The Greater Dallas-area servicer, under its Nationstar Mortgage name, is suing the vendor in a Texas federal court for unspecified damages. The subsidiary of ACI Worldwide in June paid a $25 million fine to the Consumer Financial Protection Bureau for illegally charging borrowers in April 2021. 

Contractors for ACI caused the incident that month when they used Nationstar’s confidential customer information in quality assurance testing, which inadvertently triggered mortgage payment withdrawals at borrower’s banks. Depositories in the process charged 100 customers overdraft or insufficient fund fees, and froze the accounts of others. 

“ACI’s use of Nationstar’s confidential information in the Incident and leading up to the Incident was not a purpose contemplated by the Speedpay Agreement,” wrote attorneys for Mr. Cooper, referencing the firms’ vendor agreement with ACI’s predecessor. 

A representative for Mr. Cooper declined to comment on the lawsuit Monday but said the servicer had since severed ties with ACI. A spokesperson for ACI Monday referred to the company’s June statement regarding the CFPB fine, in which the firm admitted no wrongdoing. 

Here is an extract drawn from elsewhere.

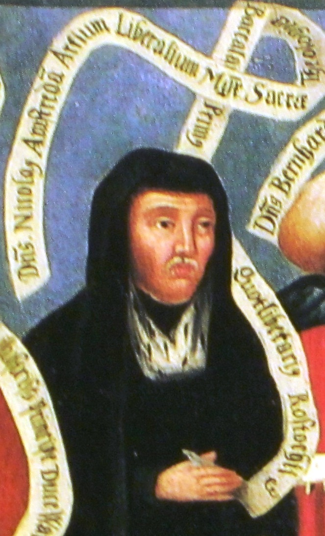 Bild Nikolaus Amsterdam. Ausschnitt aus der Rubenow-Tafel

The technology provider earlier this year also established a $5 million settlement fund to quell seven class action lawsuits stemming from the 2021 charge. Insurers will fund “substantially all” of the settlement payments and attorney’s fees, ACI said in a Securities and Exchange Commission 10-Q filing at the end of the second quarter. 

No customer funds nor personal information was compromised in the lapse, according to ACI. 

Mr. Cooper in its recent complaint emphasized the shame that followed the incident, suggesting nationwide headlines damaged the servicer’s reputation and upset customers. The business itself has battled 10 federal class action lawsuits and two individual state claims. It also incurred expenses in attorney’s fees, payments to customers, notice distribution, and increased compliance and call center labor. 

ACI in June blamed the error on Speedway, noting the incident occurred shortly after ACI assumed management of Speedway’s legacy data environment. The company purchased Speedway in 2019, just short of two years before the incident. 

The servicer’s lawsuit was initiated ahead of an Oct. 31 statute of limitations to file a claim against ACI. It’s suing the vendor for 11 counts including breach of contract, gross negligence and trade secrets violations. A summons for ACI was issued Friday in the U.S. District Court for the Northern District of Texas in Dallas.